Interception – The word interception is heard more in Canadian or American Football when a forward pass is caught by a player of an opposing team (taken from Wikipedia).  It is an event that causes change or diversion in the usual course of actions and the object (person in the case of a football game) causing the diversion is called the interceptor.  In the terms of development, interception is process that causes a change in the steps of method/function/flow execution.

In this article, we will learn one of the ways of injecting a code (using IL instead of C# so that it is language independent) that intercepts execution flow.  We will cover one of the most complicated example that takes an input parameter and returns an object.  If we are able to successfully inject an interceptor in this method, we should be able to do it in any method.  This article will not discuss C# code to emit this IL to an existing code.  It will only discuss IL OpCodes that you need to emit to inject a code.  However at the end to give you a complete recipe, you will find some references to articles that speak about using C# to emit the IL.
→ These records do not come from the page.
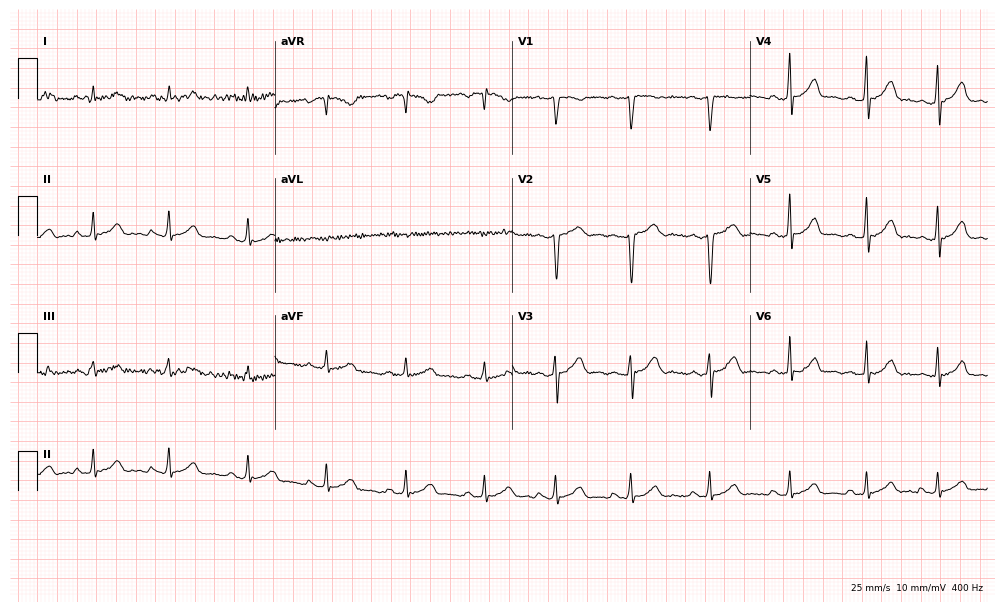
12-lead ECG from a 20-year-old female (9.7-second recording at 400 Hz). Recorded interpretation: within normal limits.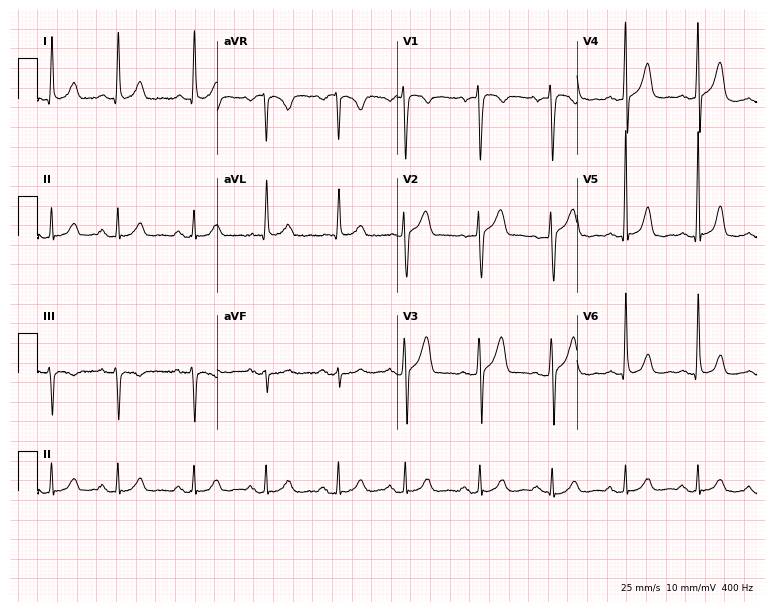
Electrocardiogram, a 27-year-old male. Of the six screened findings (first-degree AV block, right bundle branch block (RBBB), left bundle branch block (LBBB), sinus bradycardia, atrial fibrillation (AF), sinus tachycardia), none is recorded.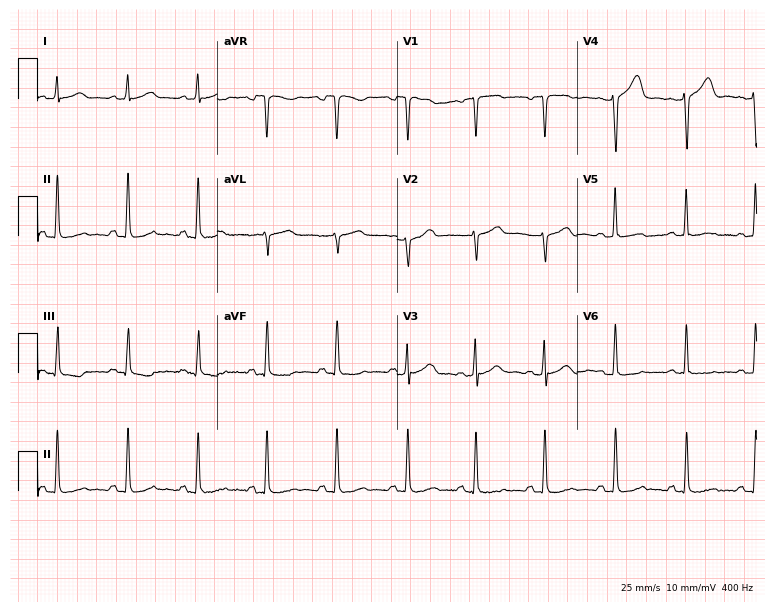
Resting 12-lead electrocardiogram (7.3-second recording at 400 Hz). Patient: a female, 51 years old. Read as a normal ECG.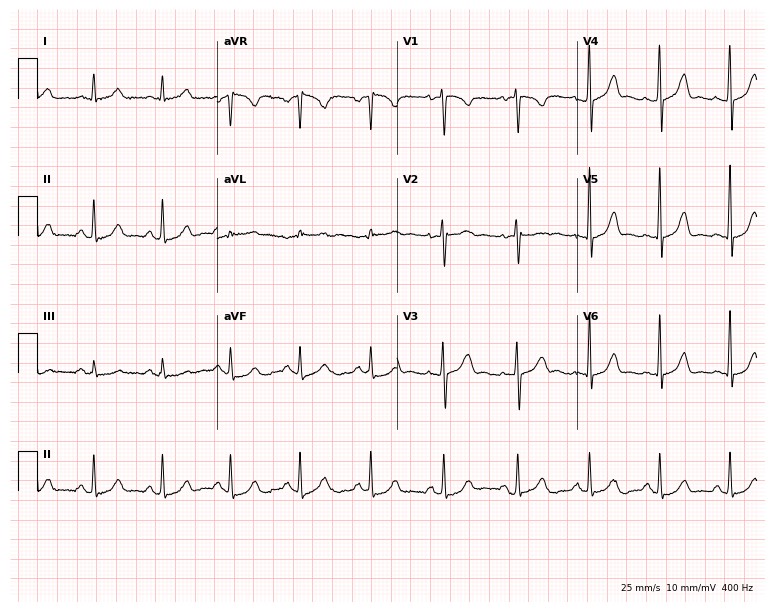
Electrocardiogram, a 31-year-old female. Of the six screened findings (first-degree AV block, right bundle branch block, left bundle branch block, sinus bradycardia, atrial fibrillation, sinus tachycardia), none is recorded.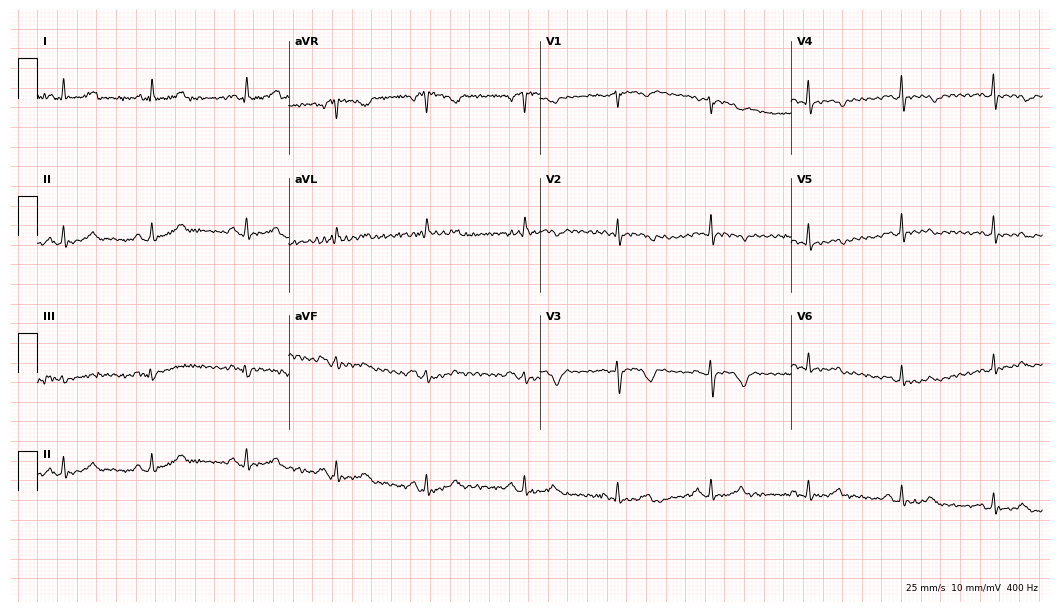
12-lead ECG (10.2-second recording at 400 Hz) from a 76-year-old female. Screened for six findings — first-degree AV block, right bundle branch block, left bundle branch block, sinus bradycardia, atrial fibrillation, sinus tachycardia — none is recorded. Findings outside these six are not listed.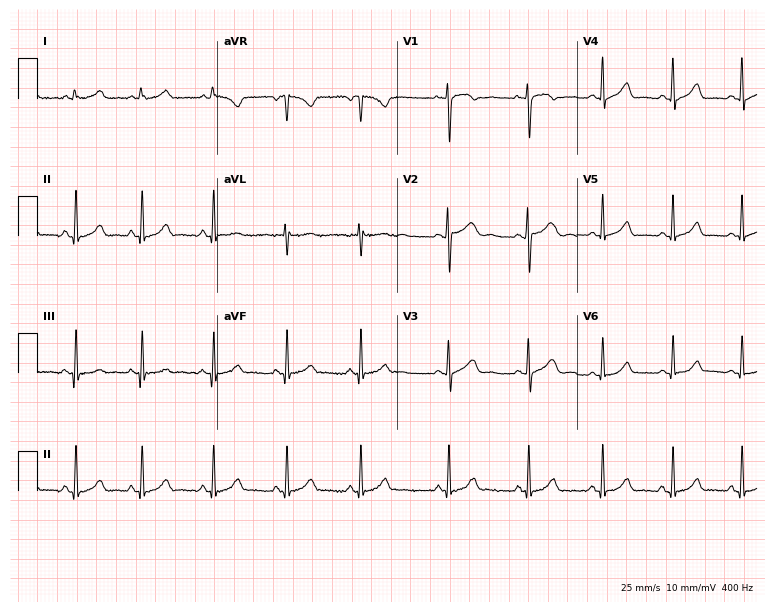
12-lead ECG from a 36-year-old female. Recorded interpretation: within normal limits.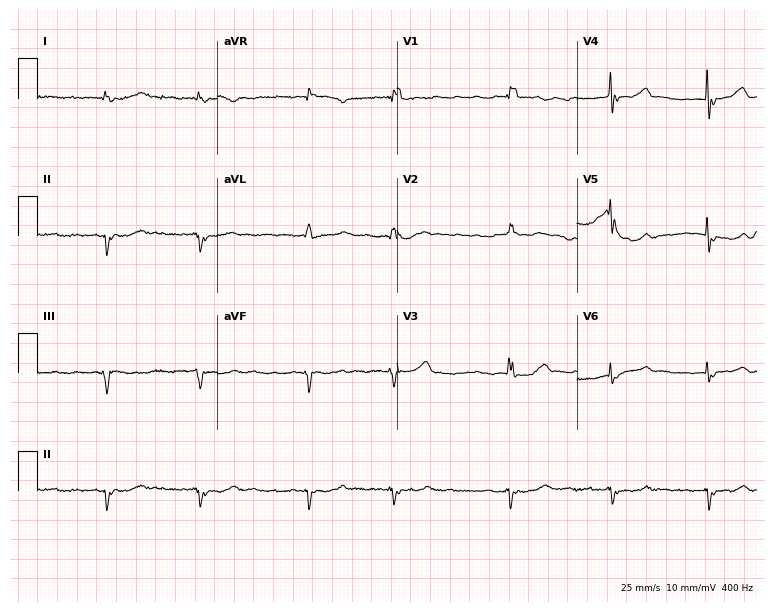
Electrocardiogram (7.3-second recording at 400 Hz), a female, 82 years old. Of the six screened findings (first-degree AV block, right bundle branch block (RBBB), left bundle branch block (LBBB), sinus bradycardia, atrial fibrillation (AF), sinus tachycardia), none is recorded.

A method with an input parameter & returning an object

 

  1. publicBaseShape GetShapeObject(Type shapeType)
  2. {
  3.     var baseShape = (BaseShape)Activator.CreateInstance(shapeType);
  4.     baseShape.GenerateNewId();
  5.     return baseShape;
  6. }

When you reflect this code using either Reflector, or JustDecompile or ILSpy the code gets translated to

  1. publicBaseShape GetShapeObject(Type shapeType)
  2. {
  3.     BaseShape shape = (BaseShape) Activator.CreateInstance(shapeType);
  4.     shape.GenerateNewId();
  5.     BaseShape shape2 = shape;     
  6.     return shape2;
  7. }

When converting the above code into IL, we get


  1. .method public hidebysig instance class [lib]BaseShape
  2.     GetShapeObject(class [mscorlib]System.Type shapeType) cil managed
  3. {
  4.     .maxstack 1
  5.     .locals init (
  6.         [0] class [lib]BaseShape shape,
  7.         [1] class [lib]BaseShape shape2)
  8.     L_0000: nop
  9.     L_0001: ldarg.1
  10.     L_0002: call object [mscorlib]System.Activator::CreateInstance(class [mscorlib]System.Type)
  11.     L_0007: castclass [lib]BaseShape
  12.     L_000c: stloc.0
  13.     L_000d: ldloc.0
  14.     L_000e: callvirt instance void [lib]BaseShape::GenerateNewId()
  15.     L_0013: nop
  16.     L_0014: ldloc.0
  17.     L_0015: stloc.1
  18.     L_0016: br.s L_0018
  19.     L_0018: ldloc.1
  20.     L_0019: ret
  21. }

 

Understanding the IL & OpCodes

If you are new to IL and would like to really go deep into IL, I would recommend you to go through

1. MSDN documentation – OpCodes and their explanation

2. Introduction to MSIL – A series of articles on MSIL by Kenny Kerr

However wherever applicable links to the OpCodes used in this example are provided in this article.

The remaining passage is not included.